In 1998, Major League Soccer tweaked the format of its third All-Star Game to feature a “USA vs. World” contest between the league’s top domestic and foreign performers, instead of the “East vs. West” construct which ruled for most of the event’s early history.
Paced by US National Teamers Brian McBride, Cobi Jones and Alexi Lalas, the USA side won 6-1 at Orlando’s Citrus Bowl. In the aftermath of a difficult World Cup ‘098, perhaps, on some level, this was a statement game. The format wouldn’t stick. Soon, the All-Star Game became another ritualized extension of North American soccer’s constant self-evaluation against the outside world, evolving into an annual “challenge” against a blue-chip foreign club. To promote it, MLS appeals to the same types of loyalties we normally associate with international soccer, complicated in years when the visiting team features a US National Team player.

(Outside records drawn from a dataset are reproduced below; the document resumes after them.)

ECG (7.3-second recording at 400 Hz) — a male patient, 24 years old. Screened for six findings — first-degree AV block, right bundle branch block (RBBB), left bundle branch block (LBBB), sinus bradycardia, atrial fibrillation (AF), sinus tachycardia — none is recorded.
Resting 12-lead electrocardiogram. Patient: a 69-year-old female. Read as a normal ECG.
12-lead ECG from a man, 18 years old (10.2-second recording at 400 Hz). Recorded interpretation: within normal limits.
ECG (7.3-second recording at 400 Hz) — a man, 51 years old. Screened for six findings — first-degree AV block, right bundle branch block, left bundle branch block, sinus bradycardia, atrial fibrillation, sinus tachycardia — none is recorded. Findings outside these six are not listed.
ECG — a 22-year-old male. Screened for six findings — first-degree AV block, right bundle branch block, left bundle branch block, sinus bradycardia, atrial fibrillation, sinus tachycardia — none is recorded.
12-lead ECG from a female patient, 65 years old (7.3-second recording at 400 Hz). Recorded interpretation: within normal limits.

Looking down the roster of that ‘98 World squad, it wouldn’t be controversial to suggest that its modern equivalent would fare considerably better in such a contest nowadays (journeymen Jan Eriksson and Geoff Aunger made the starting XI, for example). MLS’s level of overseas talent got better over the years, and not only via highly visible mechanisms like Designated Players.
Foreign players take many avenues to MLS, including mid-level veterans (think of names like Dave van den Bergh, Joel Lindpere) and opportunity-chasing NCAA imports (Dane Richards and Patrick Nyarko, for example). As I saw last week during the 2013 MLS Combine and SuperDraft process that played out in South Florida and central Indiana, it’s even happening in our own youth development structures.

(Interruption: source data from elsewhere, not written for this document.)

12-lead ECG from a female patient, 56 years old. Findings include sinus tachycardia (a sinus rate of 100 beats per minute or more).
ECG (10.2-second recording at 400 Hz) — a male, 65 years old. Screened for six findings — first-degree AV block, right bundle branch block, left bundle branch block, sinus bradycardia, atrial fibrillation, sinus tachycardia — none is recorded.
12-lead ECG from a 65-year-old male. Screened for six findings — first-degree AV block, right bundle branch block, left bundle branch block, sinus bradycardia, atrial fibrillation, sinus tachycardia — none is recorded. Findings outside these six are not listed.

As the US game’s profile grows globally, it becomes more of a destination for up-and-comers. That’s changing - perhaps subtly, perhaps transformatively, but sooner than later - our entire system, from youth clubs to national teams.
This year’s seven-man Generation adidas class featured three foreign players and another two who would easily qualify for international eligibility through their fathers’ Latin American homelands. Every round of the draft process, both “Super” and supplemental, provided teams with international options.
One GA selection left West Africa at age 15 to seek his footballing fortune in the United States. Another, a supplemental draft pick, escaped an orphan’s life on the streets of Lagos, Nigeria and survived a human trafficking scam in Italy to reach New York’s JFK Airport - in possession of no English skills and another man’s passport.
Several other members of this year's crop left small developing nations to our south in search of education or a bigger stage for their raw talents, or simply respite from conflict, violence, or intolerance. As you might expect, they tend to bring attributes that the US and Canadian youth systems don't produce in great numbers. Even, perhaps especially, college soccer is not immune to this. Many of this year's prominent NCAA blue-chippers are immigrants or the sons of immigrants.
I know what you’re thinking. Everyone knows the draft is shrinking in importance, not growing. College ball’s flaws are widely known, with youth academies are rapidly rising to nudge them aside and streamline the talent pipeline.
Still, that assumes that the draft process itself will remain static when it's clearly already begun to evolve. For several years, young prospects from abroad take part in the combine process alongside college kids, as a centralized league takes advantage of its existing player evaluation structures to help illuminate the acquisition process. Even a few disjointed scrimmages on a Ft. Lauderdale cricket field offer preferable metrics to scouting by word of mouth or Youtube clips.
As keen-eyed journalist Graham Parker put it to me at the combine, MLS no longer lives in "splendid isolation." Increasing integration with the wider world leads to an increasing inward tide of player movement, and at ever-younger ages. This would not only balance the inevitable departures of more polished pros from the League, but also deepen National Team pools.
France's waves of immigration helped their national team win a World Cup in 1998. The diversity that is Britain's legacy of empire contributed to the rise of the English Premier League. With that in mind, North America's continued growth into a land of soccer opportunity stands to reap major rewards of its own.